Required action => Having located "Vista general de" in the listing below, write out its line and every following line exactly, last line included, without the pictures.

Input material =>
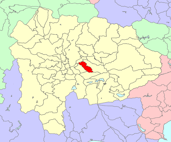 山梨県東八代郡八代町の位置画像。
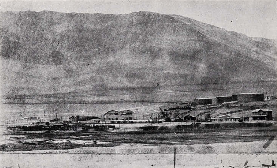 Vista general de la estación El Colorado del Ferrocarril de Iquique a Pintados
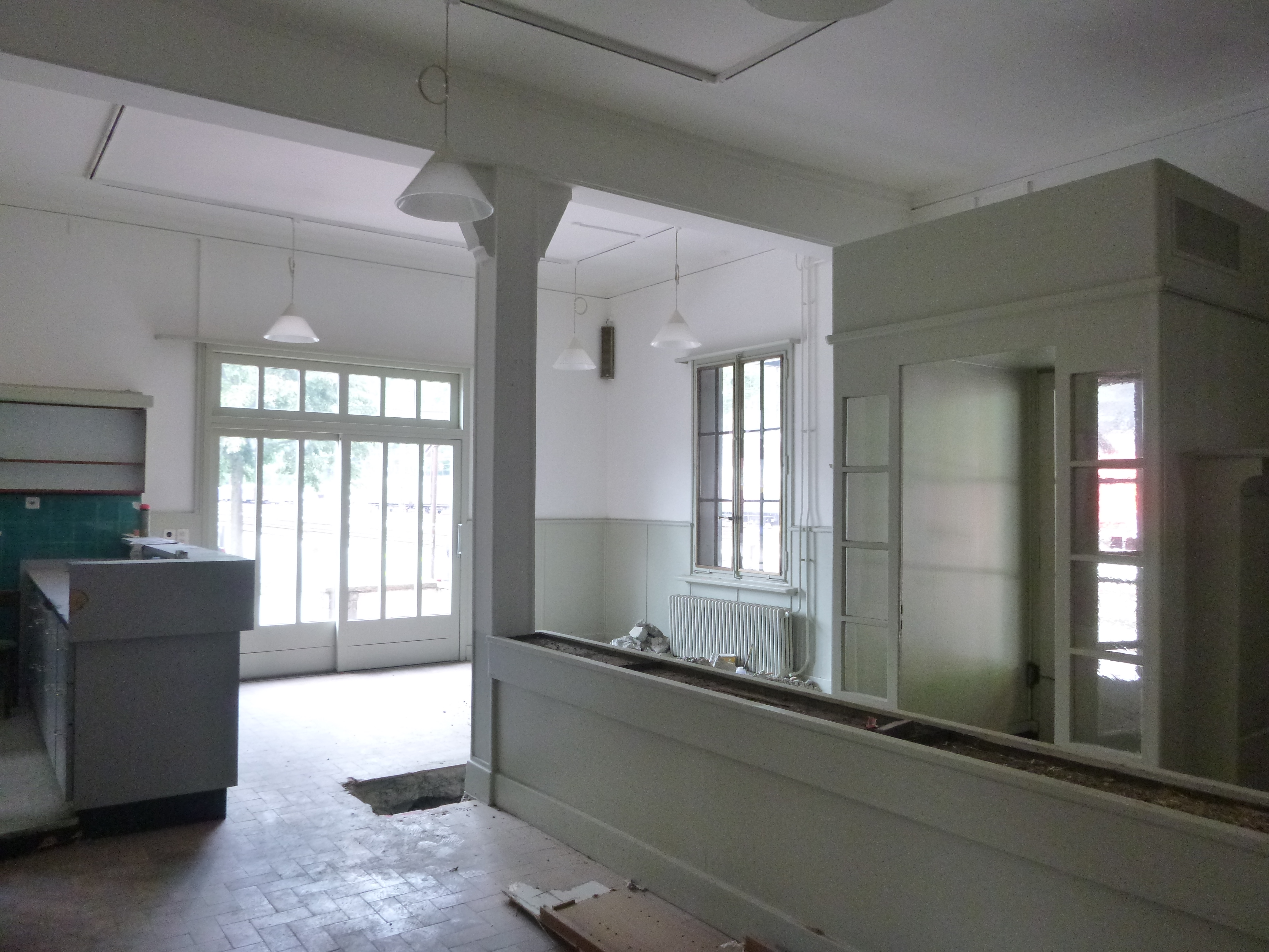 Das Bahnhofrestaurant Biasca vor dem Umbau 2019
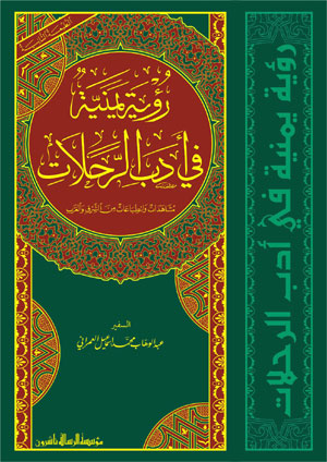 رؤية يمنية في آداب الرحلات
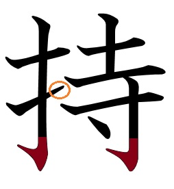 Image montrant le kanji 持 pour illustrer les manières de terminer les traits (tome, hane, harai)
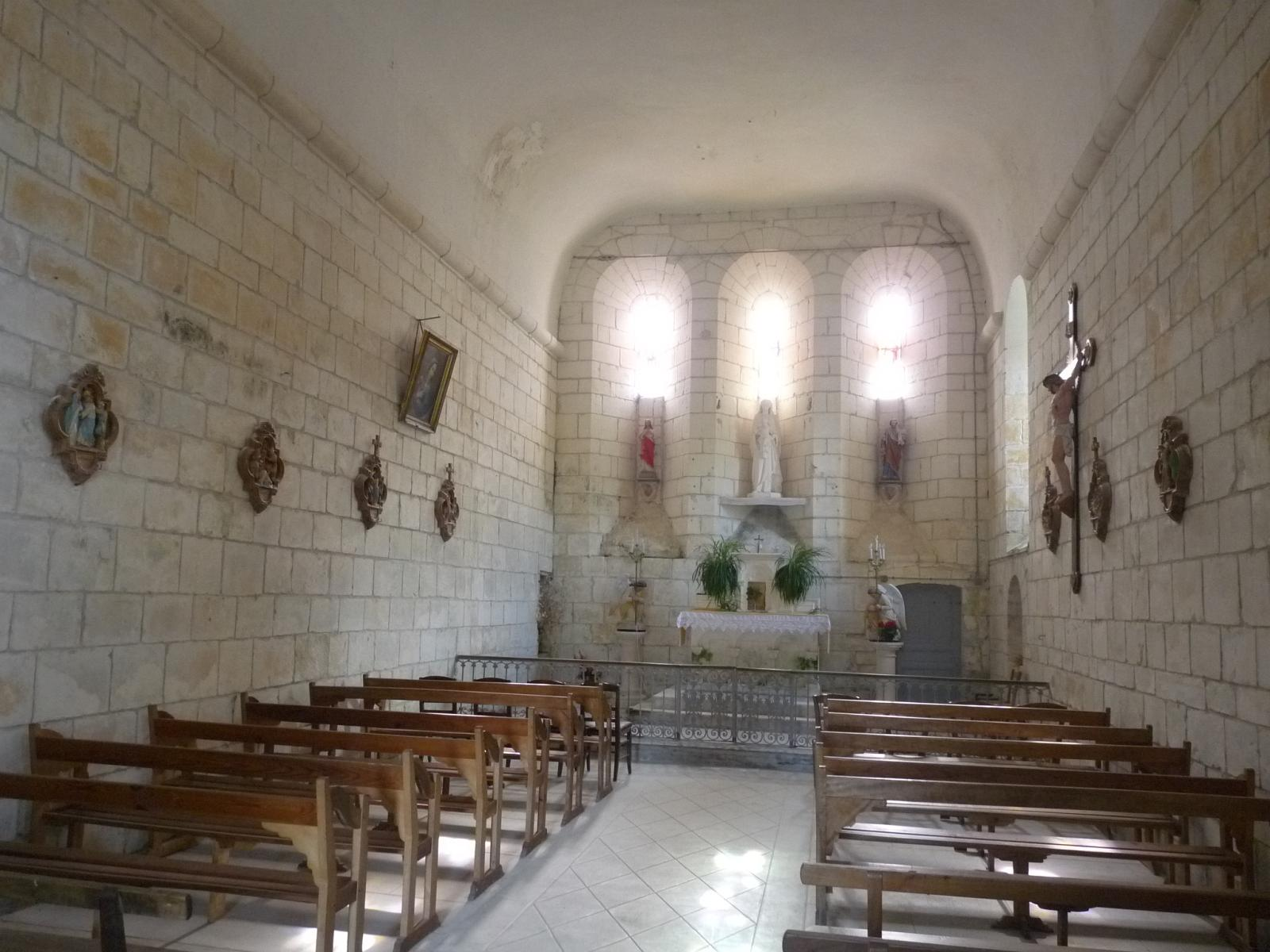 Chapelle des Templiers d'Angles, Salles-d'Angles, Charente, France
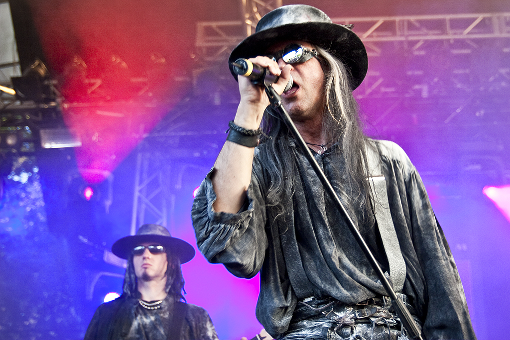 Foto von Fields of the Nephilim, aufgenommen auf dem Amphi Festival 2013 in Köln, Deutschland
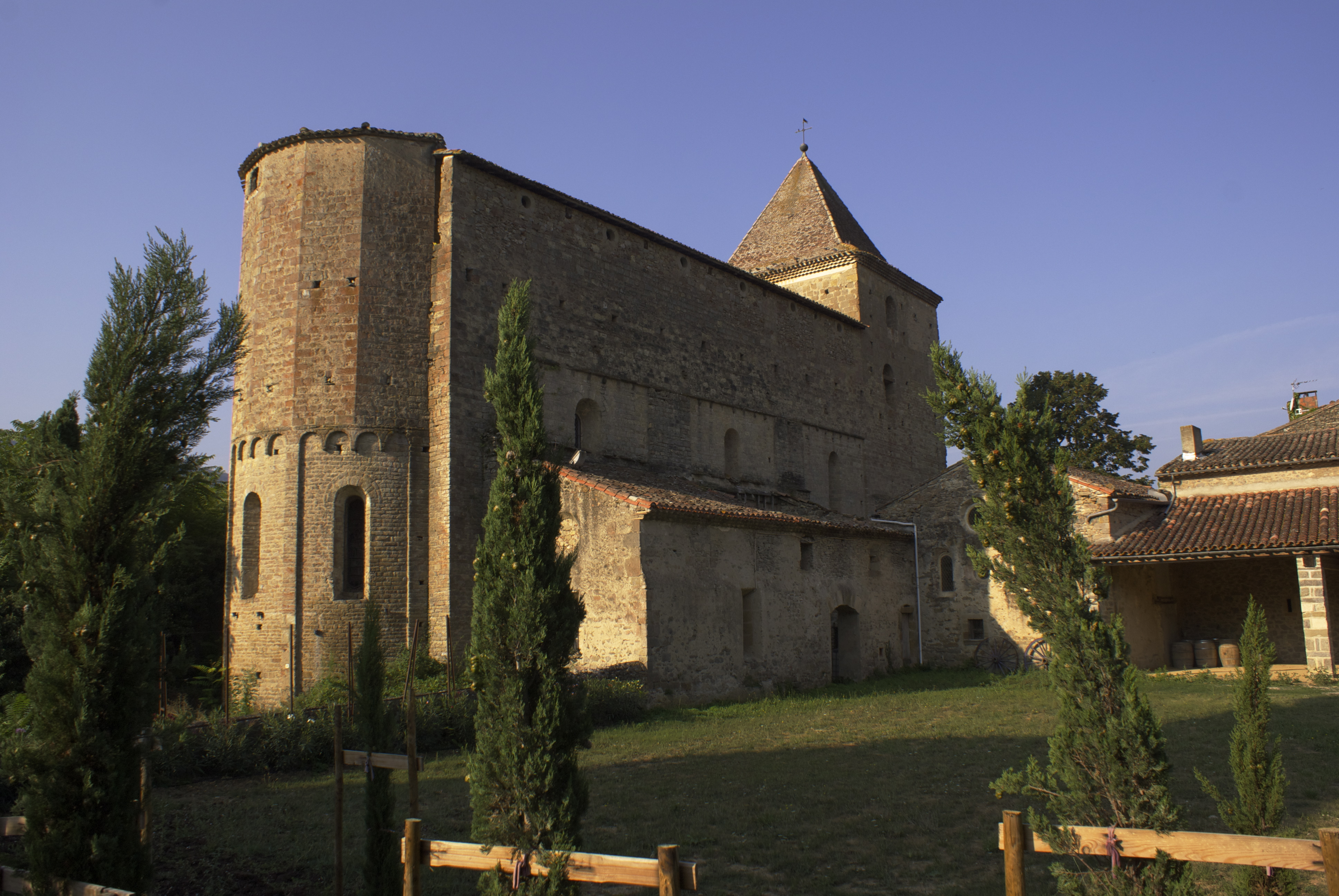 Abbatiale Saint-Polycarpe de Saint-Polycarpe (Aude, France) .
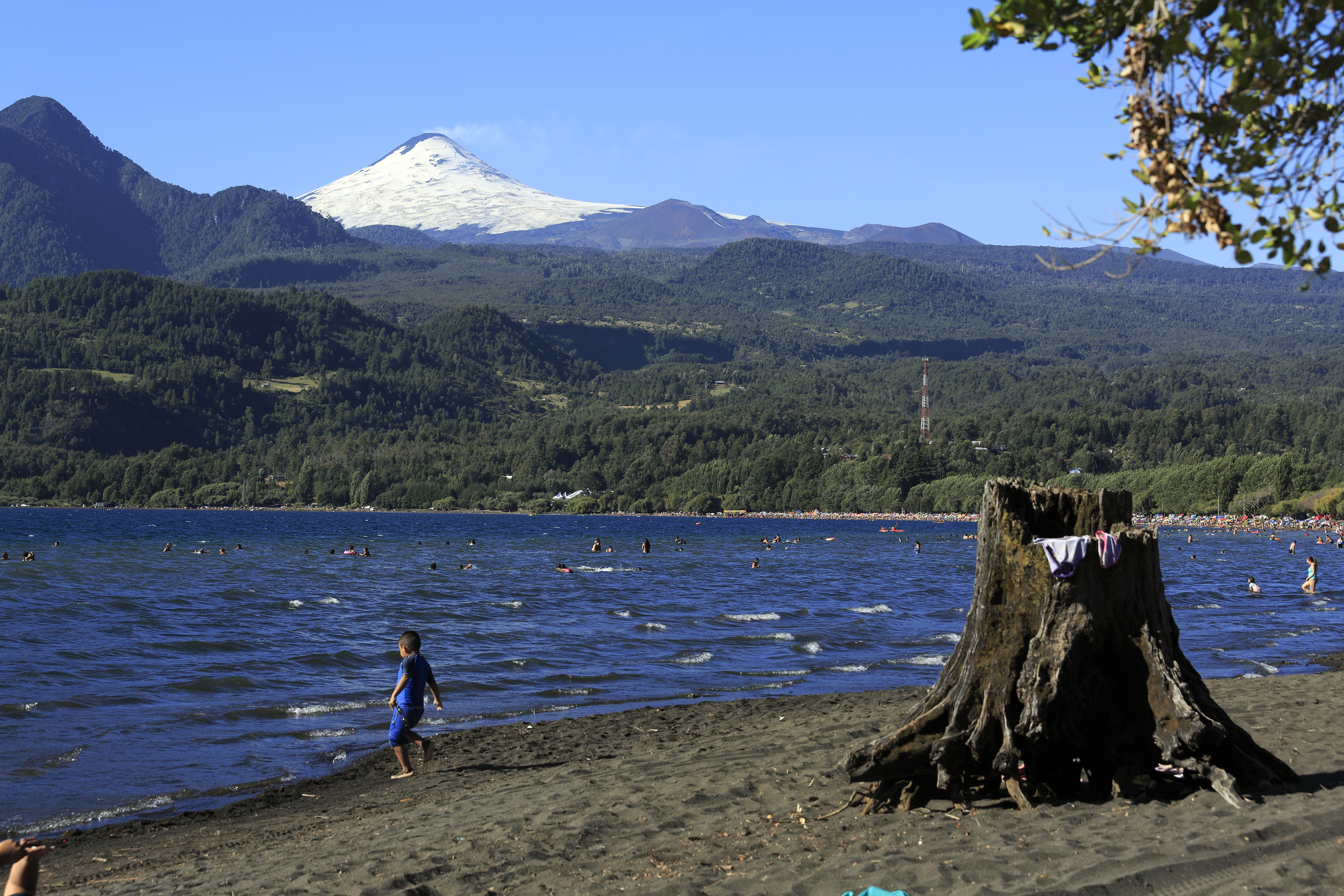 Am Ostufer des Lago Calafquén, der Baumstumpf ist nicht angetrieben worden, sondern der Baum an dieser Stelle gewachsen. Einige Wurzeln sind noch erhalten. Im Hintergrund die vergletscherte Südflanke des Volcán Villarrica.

Solved problem =>
 Vista general de la estación El Colorado del Ferrocarril de Iquique a Pintados
 Das Bahnhofrestaurant Biasca vor dem Umbau 2019
 رؤية يمنية في آداب الرحلات
 Image montrant le kanji 持 pour illustrer les manières de terminer les traits (tome, hane, harai)
 Chapelle des Templiers d'Angles, Salles-d'Angles, Charente, France
 Foto von Fields of the Nephilim, aufgenommen auf dem Amphi Festival 2013 in Köln, Deutschland
 Abbatiale Saint-Polycarpe de Saint-Polycarpe (Aude, France) .
 Am Ostufer des Lago Calafquén, der Baumstumpf ist nicht angetrieben worden, sondern der Baum an dieser Stelle gewachsen. Einige Wurzeln sind noch erhalten. Im Hintergrund die vergletscherte Südflanke des Volcán Villarrica.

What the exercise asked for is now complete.